Thin-film technology, in contrast to carbon-silicon materials, has a number of advantages.

Amorphous silicon technologies C-Si have the lowest average coefficient efficiency, but they are the cheapest.

Copper-indium-gallium-sulfide (CIGS) and cadmium-tellurium (Cd-Te) have the greatest potential for increasing efficiency. Many manufacturers are pushing ahead with the development of this technology and are offering some of the highest efficiency rates for their models, increasing it by 19%. They achieved this value using several methods, including the use of reflective coatings that can capture more light from the corner.

If we justify the dependence not on the material, but on overall dimensions, then the higher the efficiency, the smaller the required working surface area of the batteries.

Although average percentage may seem a little low, it is possible to easily change the equipment, precisely during installation, with sufficient power to cover energy needs.

Factors affecting the efficiency of solar arrays include:

Mounting Surface Orientation
The roof should ideally face south, but the quality of the design can often compensate for other directions.

Tilt angle
The elevation and slope of the surface can affect the number of hours of sunlight received on an average day throughout the year.
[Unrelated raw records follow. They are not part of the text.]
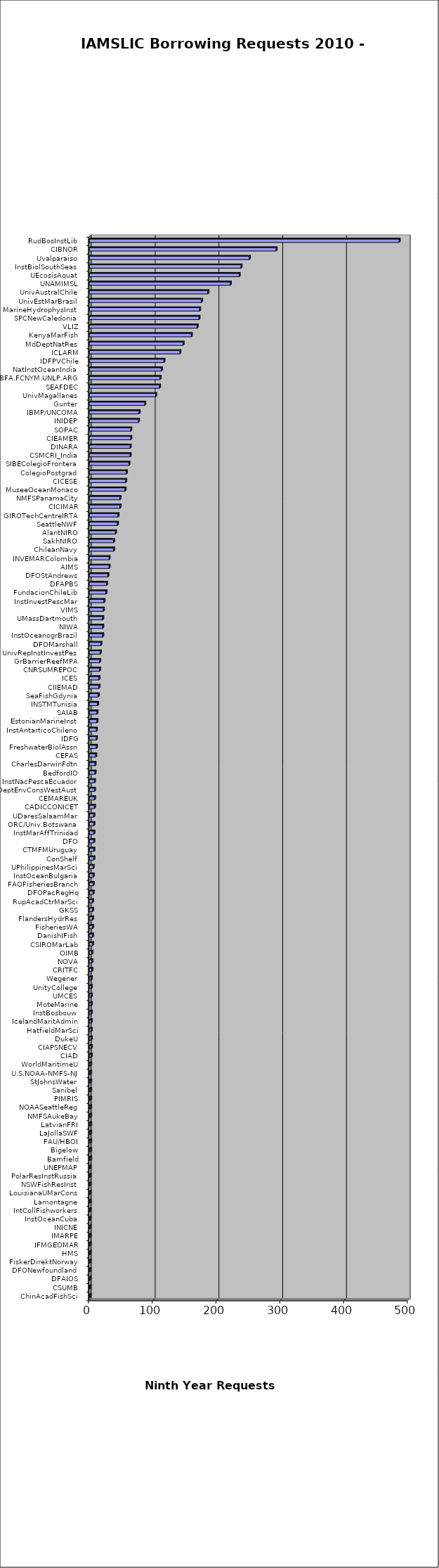
| Category | Series 0 |
|---|---|
| ChinAcadFishSci  | 1 |
| CSUMB  | 1 |
| DFAIOS  | 1 |
| DFONewfoundland  | 1 |
| FiskerDirektNorway  | 1 |
| HMS  | 1 |
| IFMGEOMAR  | 1 |
| IMARPE  | 1 |
| INICNE  | 1 |
| InstOceanCuba  | 1 |
| IntCollFishworkers  | 1 |
| Lamontagne  | 1 |
| LouisianaUMarCons  | 1 |
| NSWFishResInst  | 1 |
| PolarResInstRussia  | 1 |
| UNEPMAP  | 1 |
| Bamfield  | 2 |
| Bigelow  | 2 |
| FAU/HBOI  | 2 |
| LaJollaSWF  | 2 |
| LatvianFRI  | 2 |
| NMFSAukeBay  | 2 |
| NOAASeattleReg  | 2 |
| PIMRIS  | 2 |
| Sanibel  | 2 |
| StJohnsWater  | 2 |
| U.S.NOAA-NMFS-NJ  | 2 |
| WorldMaritimeU  | 2 |
| CIAD  | 3 |
| CIAPSNECV  | 3 |
| DukeU  | 3 |
| HatfieldMarSci  | 3 |
| IcelandMaritAdmin  | 3 |
| InstBosbouw  | 3 |
| MoteMarine  | 3 |
| UMCES  | 3 |
| UnityCollege  | 3 |
| Wegener  | 3 |
| CRITFC  | 4 |
| NOVA  | 4 |
| OIMB  | 4 |
| CSIROMarLab  | 5 |
| DanishIFish  | 5 |
| FisheriesWA  | 5 |
| FlandersHydrRes  | 5 |
| GKSS  | 5 |
| RupAcadCtrMarSci  | 5 |
| DFOPacRegHq  | 6 |
| FAOFisheriesBranch  | 6 |
| InstOceanBulgaria  | 6 |
| UPhilippinesMarSci  | 6 |
| ConShelf  | 7 |
| CTMFMUruguay  | 7 |
| DFO  | 7 |
| InstMarAffTrinidad  | 7 |
| ORC/Univ.Botswana  | 7 |
| UDaresSalaamMar  | 7 |
| CADICCONICET  | 8 |
| CEMAREUK  | 8 |
| DeptEnvConsWestAust  | 8 |
| InstNacPescaEcuador  | 8 |
| BedfordIO  | 9 |
| CharlesDarwinFdtn  | 9 |
| CEFAS  | 10 |
| FreshwaterBiolAssn  | 11 |
| IDFG  | 11 |
| InstAntarticoChileno  | 11 |
| EstonianMarineInst  | 12 |
| SAIAB  | 12 |
| INSTMTunisia  | 13 |
| SeaFishGdynia  | 14 |
| CIIEMAD  | 15 |
| ICES  | 15 |
| CNRSUMREPOC  | 16 |
| GrBarrierReefMPA  | 16 |
| UnivRepInstInvestPes  | 17 |
| DFOMarshall  | 18 |
| InstOceanogrBrazil  | 21 |
| NIWA  | 21 |
| UMassDartmouth  | 21 |
| VIMS  | 22 |
| InstInvestPescMar  | 23 |
| FundacionChileLib  | 26 |
| DFAPBS  | 27 |
| DFOStAndrews  | 29 |
| AIMS  | 31 |
| INVEMARColombia  | 31 |
| ChileanNavy  | 38 |
| SakhNIRO  | 38 |
| AlantNIRO  | 41 |
| SeattleNWF  | 44 |
| GIROTechCentreIRTA  | 45 |
| CICIMAR  | 48 |
| NMFSPanamaCity  | 48 |
| MuseeOceanMonaco  | 56 |
| CICESE  | 57 |
| ColegioPostgrad  | 58 |
| SIBEColegioFrontera  | 62 |
| CSMCRI_India  | 64 |
| DINARA  | 64 |
| CIEAMER  | 65 |
| SOPAC  | 65 |
| INIDEP  | 77 |
| IBMP/UNCOMA  | 78 |
| Gunter  | 87 |
| UnivMagallanes  | 104 |
| SEAFDEC  | 110 |
| BFA.FCNYM.UNLP.ARG  | 111 |
| NatInstOceanIndia  | 113 |
| IDFPVChile  | 117 |
| ICLARM  | 142 |
| MdDeptNatRes  | 147 |
| KenyaMarFish  | 160 |
| VLIZ  | 169 |
| SPCNewCaledonia  | 172 |
| MarineHydrophysInst  | 173 |
| UnivEstMarBrasil  | 176 |
| UnivAustralChile  | 186 |
| UNAMIMSL  | 221 |
| UEcosisAquat  | 235 |
| InstBiolSouthSeas  | 238 |
| Uvalparaiso  | 251 |
| CIBNOR  | 293 |
| RudBosInstLib  | 486 |

Large commercial systems have solar tracking systems that automatically change the angle of the sun's beam throughout the day. Typically not used for residential installations.

Temperature
Most panels become hot during use. Thus, they usually need to be installed slightly above roof level to ensure sufficient cooling air flow.

Shadow
In principle, shadow is the enemy of solar energy. If you choose an unsuccessful design during installation, even a small amount of shadows on one panel can shut down energy production on all other elements. Before a system is designed, a detailed shading analysis of the mounting surface is carried out to identify possible patterns of shade and sunlight throughout the year. Another detailed analysis is then carried out to test the conclusions reached.

Conventional solar panels with high efficiency solar systems industrial scale installed on piles 80cm above the ground, located in the direction from east to west, along the movement of the sun, at an angle of 25 degrees.